O canal é por fim aterrado, mas restou um trecho que se converteu num charco de água putrefeita, que se manteve durante anos e que após inúmeras reclamações de sucessivos chefes dos Serviços de Saúde. Foi aterrado só em 1935.

A ponte de pedra desapareceu com os aterros feitos e para a memória ficou a Travessa da Ponte, onde existe o Templo Seak Kam Tong, que fora planeado em 1885, mas só começou a ser construído em 1894, tendo terminado em 1902.

Existia também o Mercado de Sa Kong, primitivamente instalado onde hoje se encontram prédios, entre as ruas da Barca e da Erva, sendo depois transferido para um local próximo, entre a Rua da Erva e a Travessa da Ponte.
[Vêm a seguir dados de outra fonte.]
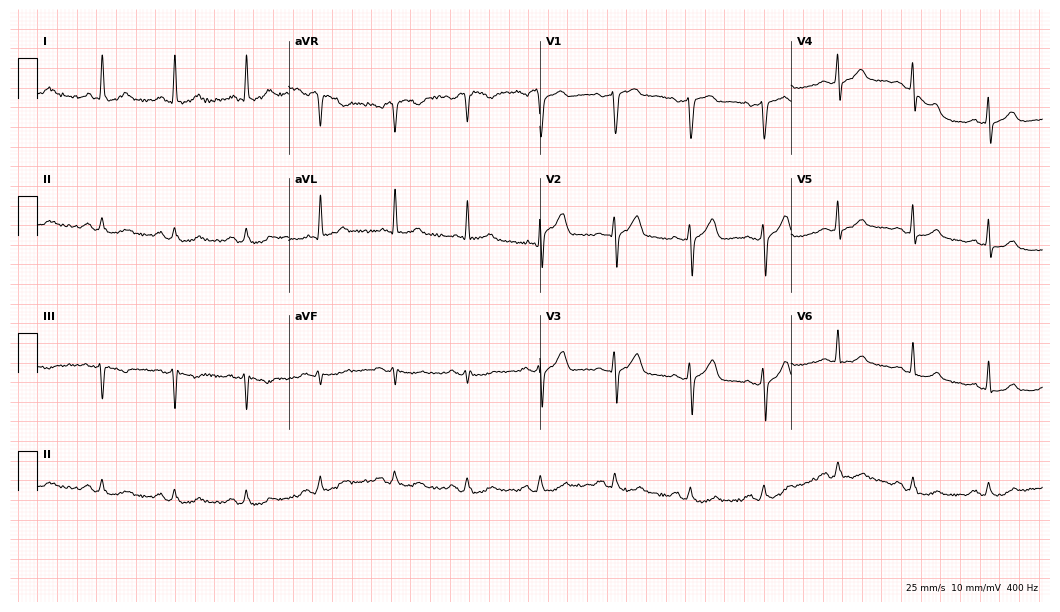
ECG (10.2-second recording at 400 Hz) — a 67-year-old woman. Labelled as a normal ECG.

Mudou de novo de lugar e dessa vez foi para um edifício entre as ruas da Barca, de João de Araújo e da Alegria, passando-se a designar Mercado de San Kiu. O edifício era propriedade de Vong Ü Chio, que arrendava as bancas aos comerciantes. Quando em 1934 a Comissão Administrativa entendeu que era prerrogativa municipal a exploração de mercados e que ficavam melhor servidos os interesses do público com a construção dum mercado novo na Avenida Almirante Lacerda, o proprietário sentiu-se prejudicado e pediu à Câmara que lhe comprasse o mercado. É no Boletim Oficial de 28 de Abril de 1934 que fica então reconhecido que a mudança do mercado de San Kiu para outro local acarretaria prejuízo para os comerciantes estabelecidos na área daquele mercado e por isso, o Leal Senado convidou o dono a indicar o preço e as condições por que pretendia vendê-lo. Vong Ü Chio pediu ao Leal Senado pelo edifício 165 mil patacas. Depois, nesse lugar foi construído o Cinema Ü-Lók (Teatro San Kiu), mas um incêndio em 1942 destruiu-o por completo e foi mais tarde construída uma escola no terreno.
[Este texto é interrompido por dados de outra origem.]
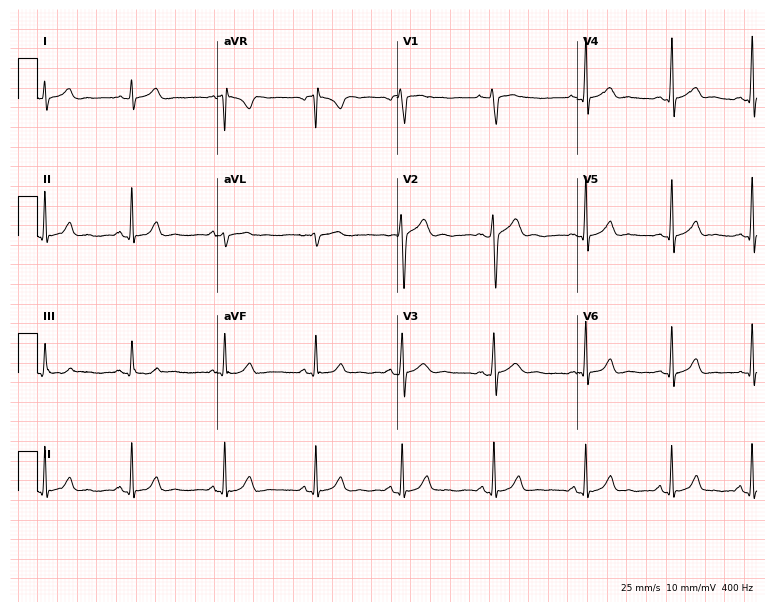
12-lead ECG (7.3-second recording at 400 Hz) from an 18-year-old male patient. Labelled as a normal ECG.

O Templo de Lin Kai foi sendo ampliado entre os anos de 1875 e 1908 e devido aos aterros, efectuados entre 1888 e 1935, a ribeira foi canalizada. A zona fronteiriça ao templo passou a um largo, cuja toponímia indica ser o da Cordoaria. Com a construção do cinema Alegria, inaugurado em 25 de Fevereiro de 1952, este largo ficou substancialmente reduzido.

Saneada toda a zona, surgiu o bairro de San Kiu densamente povoado e cheio de comércio. Actualmente junto à Rotunda dos Três Candeeiros está um bazar a céu aberto, onde residentes e turistas fazem compras, sendo o bairro habitado por mais de 40 mil pessoas e com cerca de 1200 lojas.